The technical picture is neutral with a cautiously constructive lean. RSI at 51.89 is the most balanced reading in weeks. The MACD bullish crossover is nascent but present. The $70,000–$73,500 range is the current prison — a break in either direction will be decisive. The 200-day SMA at $95,905 is a 35% gap overhead, confirming the secular downtrend is intact even as the tactical setup improves.
The bull case rests on three pillars: institutional accumulation despite retail fear (a classic bottoming signal), war-driven monetary debasement expectations (the Hayes thesis), and regulatory clarity (Clarity Act, Fed access).

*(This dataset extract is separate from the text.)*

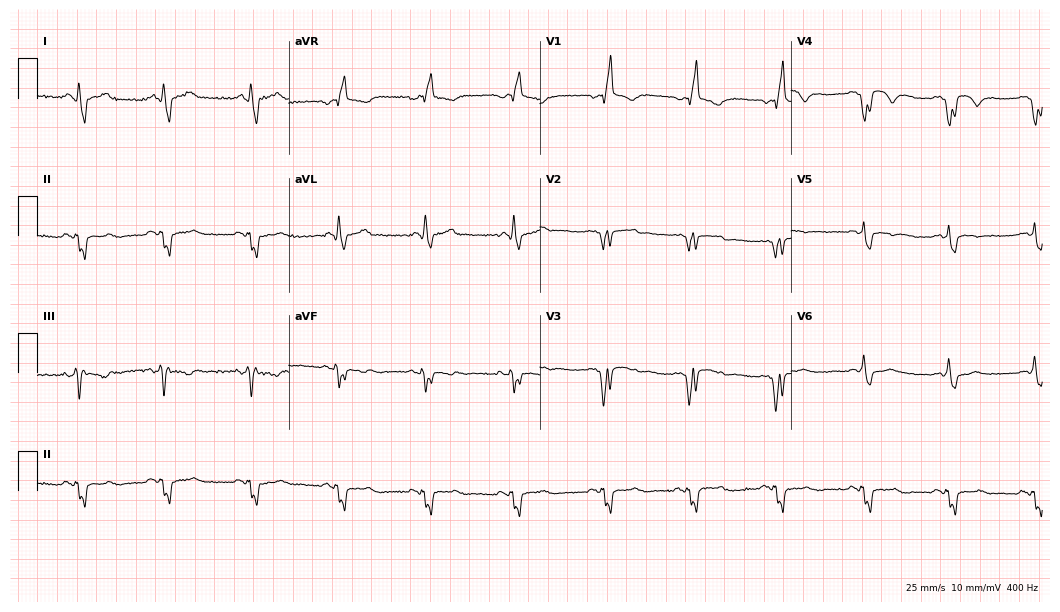
ECG (10.2-second recording at 400 Hz) — a 34-year-old male. Findings include right bundle branch block (RBBB).

The bear case is simpler: BTC remains correlated to equities (78% correlation to S&P 500 this week per analyst data), and a deeper equity selloff could drag it below $68,000 regardless of narrative. Both scenarios are plausible, which is precisely what the 22 Fear & Greed reading reflects.
Bias: NEUTRAL — upgraded from Bearish. Support at $68,428–$70,114; resistance at $73,540. A daily close above $73,500 turns bias Bullish; a break below $68,000 reinstates Bearish. Extreme Fear sentiment and institutional accumulation favor contrarian longs, but the 200-day SMA at $95,905 and macro uncertainty cap conviction.